When he arrived, he was introduced to General Ismael Lozano, who invited him upstairs for a private conference. Also present
at the gathering was José de la Luz Herrera, Parral’s civilian mayor. The room had French windows overlooking the street and
Tompkins could see his squadron down below, looking impressive and alert. The Mexican officials were agitated and alarmed
by Tompkins’s presence. (“Their entrance into the city was so sudden and unexpected that it was regarded as an act of hostility,”
Mayor Herrera would later explain.)

General Lozano asked Tompkins why he had come. Tompkins responded that he had been invited into the city by Captain Mesa,
who was supposed to have sent a message in advance notifying the town officials of their arrival. Lozano said he had received
no such message and emphasized that Tompkins and his men would have to leave immediately. Tompkins replied that they would
go, but not until they had received the food and forage they had been promised.

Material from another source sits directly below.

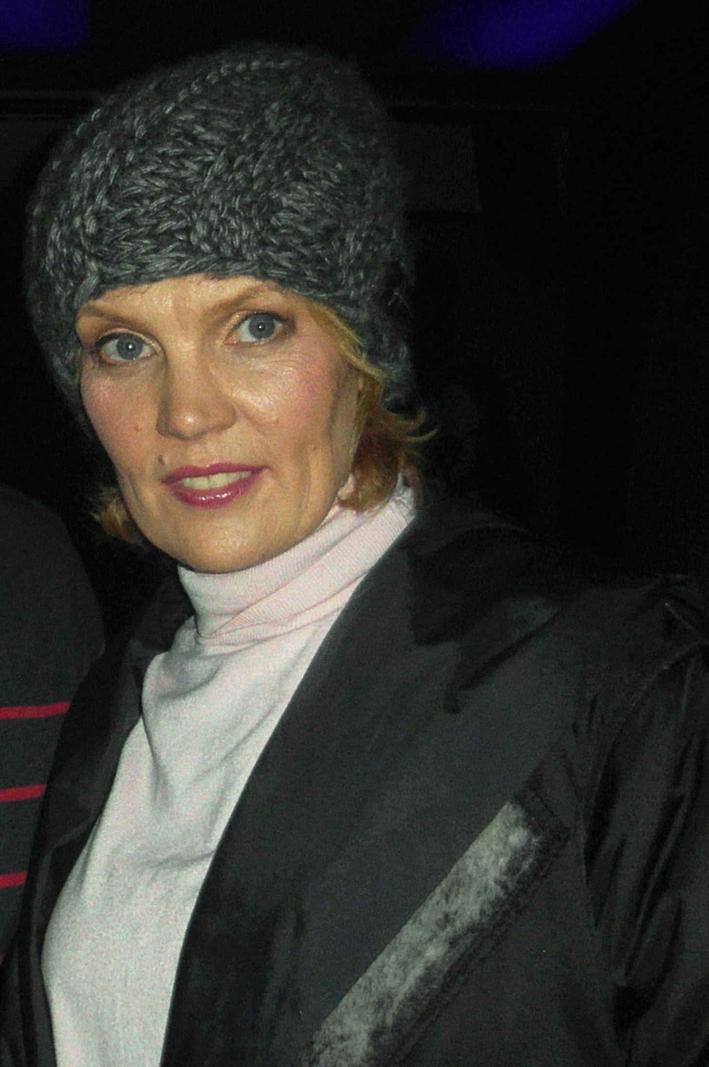 Dorota Chotecka-Pazura, aktorka.

Lozano called a man to his office to arrange for the supplies. As they were finishing their business, Tompkins heard a ruckus
and looked out to see a mule hitched to a heavy cart bolting down the street, which he interpreted as an effort to cause confusion
among the soldiers. “A big Yank grabbed the mule by the bit and stopped that little act,” remembered Tompkins. “This incident
was so indicative of treachery that I slipped my holster in front in anticipation of immediate need.”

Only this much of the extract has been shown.